== WHAT THE TASK REQUIRES ==
After locating the line that contains "2288.91 | 2746.692 |" in the records below, write out exactly that line and each line after it through the one that contains "2189.08 | 2626.896 |", and nothing else.

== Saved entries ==
----

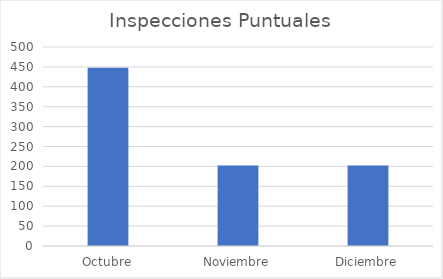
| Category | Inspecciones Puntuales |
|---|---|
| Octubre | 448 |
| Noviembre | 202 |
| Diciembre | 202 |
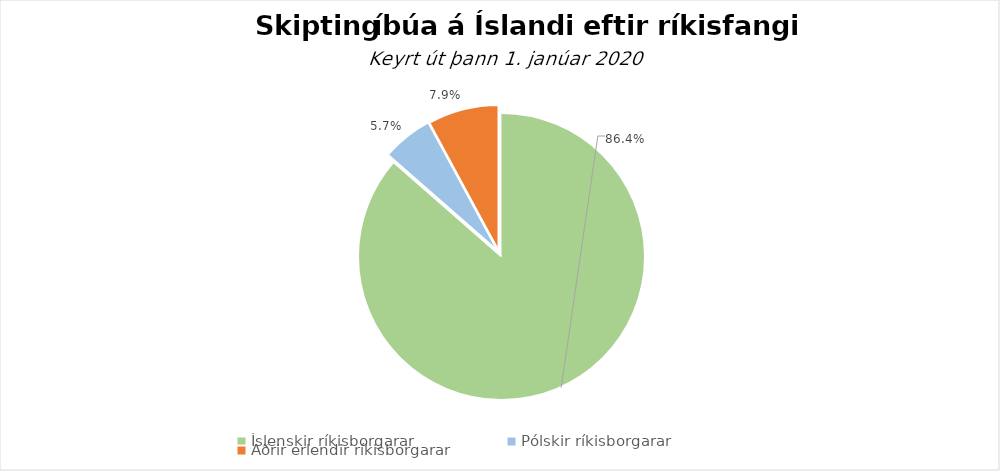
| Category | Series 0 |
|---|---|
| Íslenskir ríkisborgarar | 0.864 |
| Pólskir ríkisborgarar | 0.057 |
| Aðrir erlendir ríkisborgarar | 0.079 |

----

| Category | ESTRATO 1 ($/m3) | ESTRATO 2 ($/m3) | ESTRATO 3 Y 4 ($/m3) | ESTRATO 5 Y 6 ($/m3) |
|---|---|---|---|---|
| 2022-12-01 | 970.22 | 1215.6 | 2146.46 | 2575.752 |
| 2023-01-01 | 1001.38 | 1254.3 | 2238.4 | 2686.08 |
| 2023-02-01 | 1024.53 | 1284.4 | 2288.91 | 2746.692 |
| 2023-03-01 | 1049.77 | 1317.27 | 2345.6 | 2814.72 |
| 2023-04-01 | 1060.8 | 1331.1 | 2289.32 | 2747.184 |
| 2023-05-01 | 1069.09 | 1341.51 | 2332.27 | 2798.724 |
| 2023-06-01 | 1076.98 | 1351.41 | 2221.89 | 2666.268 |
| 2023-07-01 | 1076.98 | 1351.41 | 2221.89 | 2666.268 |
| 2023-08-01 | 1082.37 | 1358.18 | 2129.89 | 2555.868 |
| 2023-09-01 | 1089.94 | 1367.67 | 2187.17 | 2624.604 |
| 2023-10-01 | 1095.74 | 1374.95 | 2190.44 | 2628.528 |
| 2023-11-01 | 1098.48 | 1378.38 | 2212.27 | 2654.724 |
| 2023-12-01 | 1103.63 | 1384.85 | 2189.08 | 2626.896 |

----

== EXERCISE ANSWER ==
| 2023-02-01 | 1024.53 | 1284.4 | 2288.91 | 2746.692 |
| 2023-03-01 | 1049.77 | 1317.27 | 2345.6 | 2814.72 |
| 2023-04-01 | 1060.8 | 1331.1 | 2289.32 | 2747.184 |
| 2023-05-01 | 1069.09 | 1341.51 | 2332.27 | 2798.724 |
| 2023-06-01 | 1076.98 | 1351.41 | 2221.89 | 2666.268 |
| 2023-07-01 | 1076.98 | 1351.41 | 2221.89 | 2666.268 |
| 2023-08-01 | 1082.37 | 1358.18 | 2129.89 | 2555.868 |
| 2023-09-01 | 1089.94 | 1367.67 | 2187.17 | 2624.604 |
| 2023-10-01 | 1095.74 | 1374.95 | 2190.44 | 2628.528 |
| 2023-11-01 | 1098.48 | 1378.38 | 2212.27 | 2654.724 |
| 2023-12-01 | 1103.63 | 1384.85 | 2189.08 | 2626.896 |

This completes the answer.